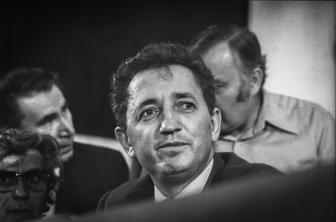 Edmond Maire (né le 24 janvier 1931 à Épinay-sur-Seine) est un syndicaliste français, ancien secrétaire général de la Confédération française démocratique du travail.
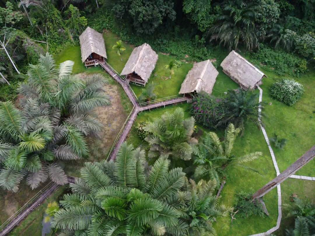 Cabanes, Nkolmetet, Sud Cameroun
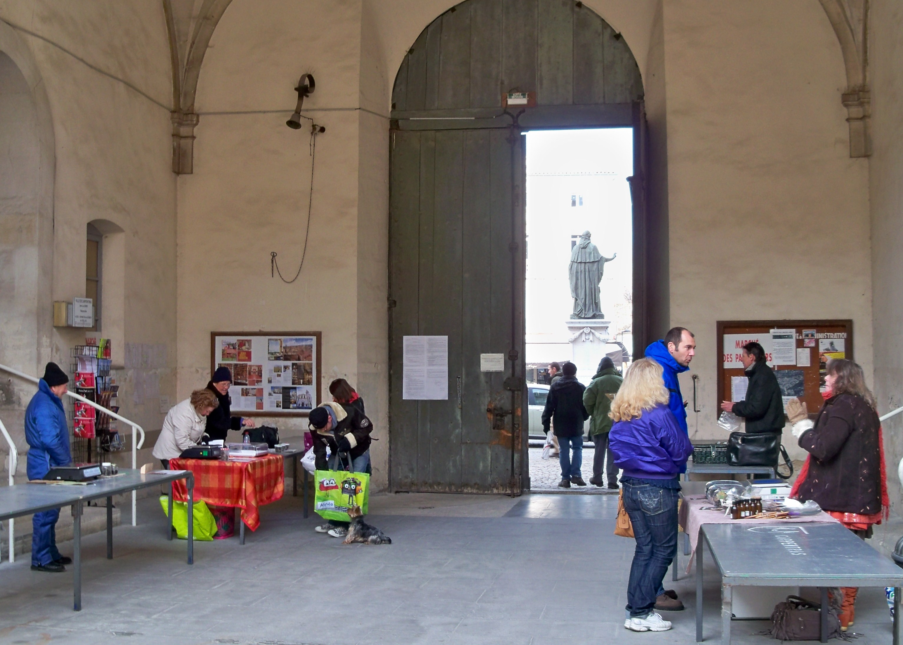 Stands du marché hebdomadaire aux truffes, à Carpentras (84)
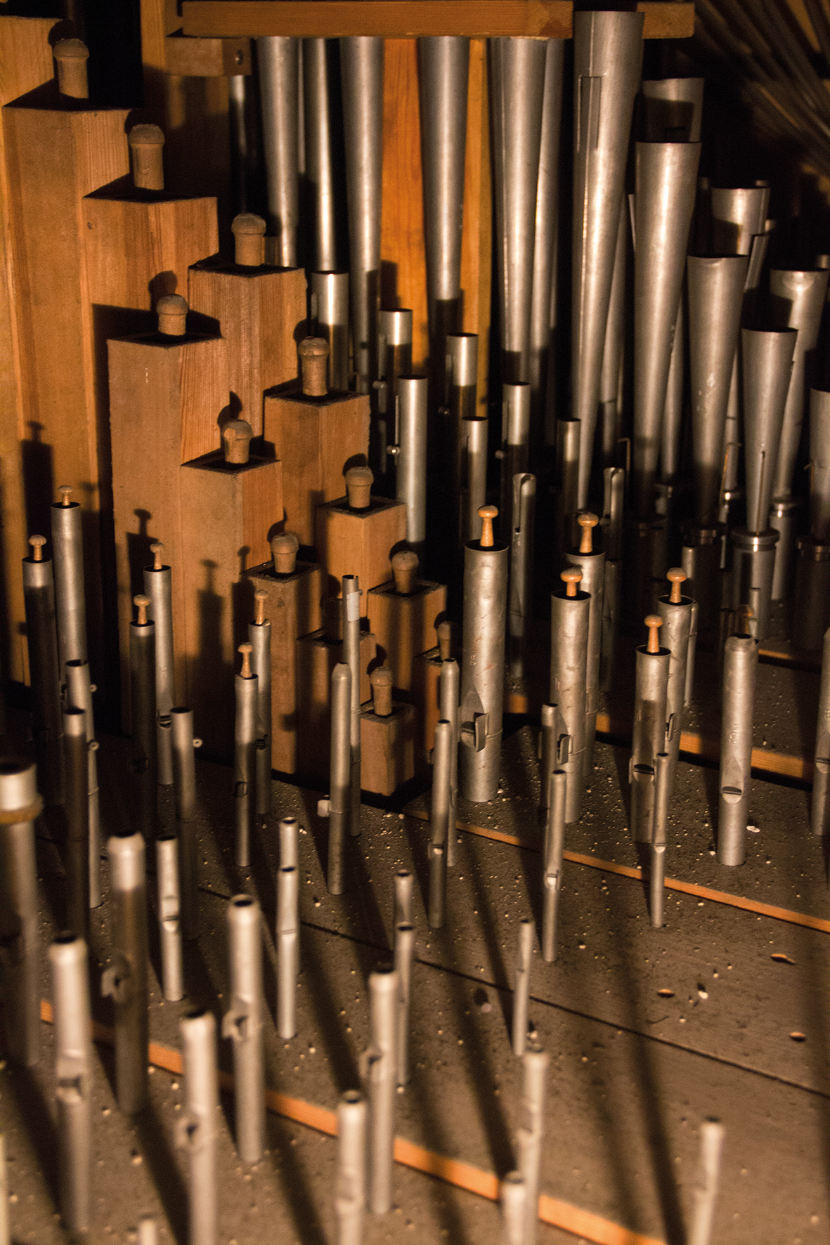 Einige Pfeifen im Schwellwerk der Strebel-Orgel in St. Michael zu Stadtsteinach. Das Foto dokumentiert den Zustand 2017.
***
_Problem to work on_: Reproduce every line above exactly as written, omitting the images.

_Finished exercise_:
 Edmond Maire (né le 24 janvier 1931 à Épinay-sur-Seine) est un syndicaliste français, ancien secrétaire général de la Confédération française démocratique du travail.
 Cabanes, Nkolmetet, Sud Cameroun
 Stands du marché hebdomadaire aux truffes, à Carpentras (84)
 Einige Pfeifen im Schwellwerk der Strebel-Orgel in St. Michael zu Stadtsteinach. Das Foto dokumentiert den Zustand 2017.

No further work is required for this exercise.